A pintura emblemática de Albert Garreau, que esteve presente na cerimónia de 20 de dezembro de 1849, é o reflexo perfeito desta «abolição pela lei»: Sarda-Garriga detém numa mão o texto oficial que liberta os escravos imediatamente e, na outra mão, os instrumentos de trabalho, sublinhando que a nova liberdade não era sinónimo de ociosidade… À sua frente, os «novos livres», homens e mulheres, prostram-se em sinal de reconhecimento e aceitação deste ato republicano de Paris… Assim, na Reunião, a legalidade desejada pelo Governo provisório, resultante da Revolução parisiense de fevereiro, foi rigorosamente respeitada. Foi, de facto, uma «abolição concedida» e não o resultado de uma revolta armada. O padrão idealizado nas Antilhas não tinha sido emulado no Oceano Índico.

Alegoria da abolição da escravatura na Reunião, 20 de dezembro de 1848. Alphonse Garreau.

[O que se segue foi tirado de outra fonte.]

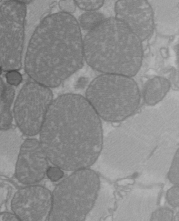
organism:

Por volta de 1849. Óleo sobre tela.
© RMN-Grand Palais (museu do quai Branly – Jacques Chirac)
Notas
[1] Assim, em 1848, a distribuição das propriedades fundiárias deixava pouco espaço para os grandes domínios, ao passo que as pequenas explorações agrícolas eram numerosas: 70,4% das explorações possuíam de 0 a 5 hectares; 9,6% de 5 a 10 hectares, 6,7% de 10 a 20 hectares; 9,3% de 20 a 100 hectares e 4% mais de 100 hectares. Na véspera da abolição, a Reunião era caracterizada por uma dispersão extrema de terras.
[2] Em 1848, a população dividia-se nas duas principais categorias jurídicas: 45 300 livres e 64 700 escravos. Evidentemente os escravos eram mais numerosos (quase 60% da população total), porém a proporção estava longe dos mais de 85 % de escravos de Santo Domingo na véspera de 1791.
[3] Ver o artigo de Prosper Eve «La thèse de la douceur de l’esclavage à Bourbon : mythe ou réalité ? », Cahiers des Anneaux de la Mémoire, Europe-Afrique-Amériques», Nantes, 2000, Nº 2, p. 17-38.
[4] A memória desta insurreição de 1811, e especialmente a sua violenta repressão, é hoje apresentada ao público graças a um monumento impressionante erguido na zona de Barachois, obra do artista Henri Maillot. Consultar Anexo A
[5] Ver Claude Wanquet, «Pas de ‘Spartacus noir’ aux Mascareignes ou pourquoi et comment l’abolition de l’esclavage y fut esquivée de 1794 à 1802», Slavery in south west indian ocean, Edition Uttam Bissoondoyal, Mahatma Gandhi Institute, Moka, Maurícia, 1989, 406 p.; não houve nem Makandal, nem Toussaint Louverture...
[6] Veja a tese inédita de Audrey Carotenuto, Esclaves et résistances. De la désobéissance ordinaire
à la révolte dans la société coloniale de l’île Bourbon. (1750-1848), Universidade da Provença, 2006. Consultar documentos anexo B.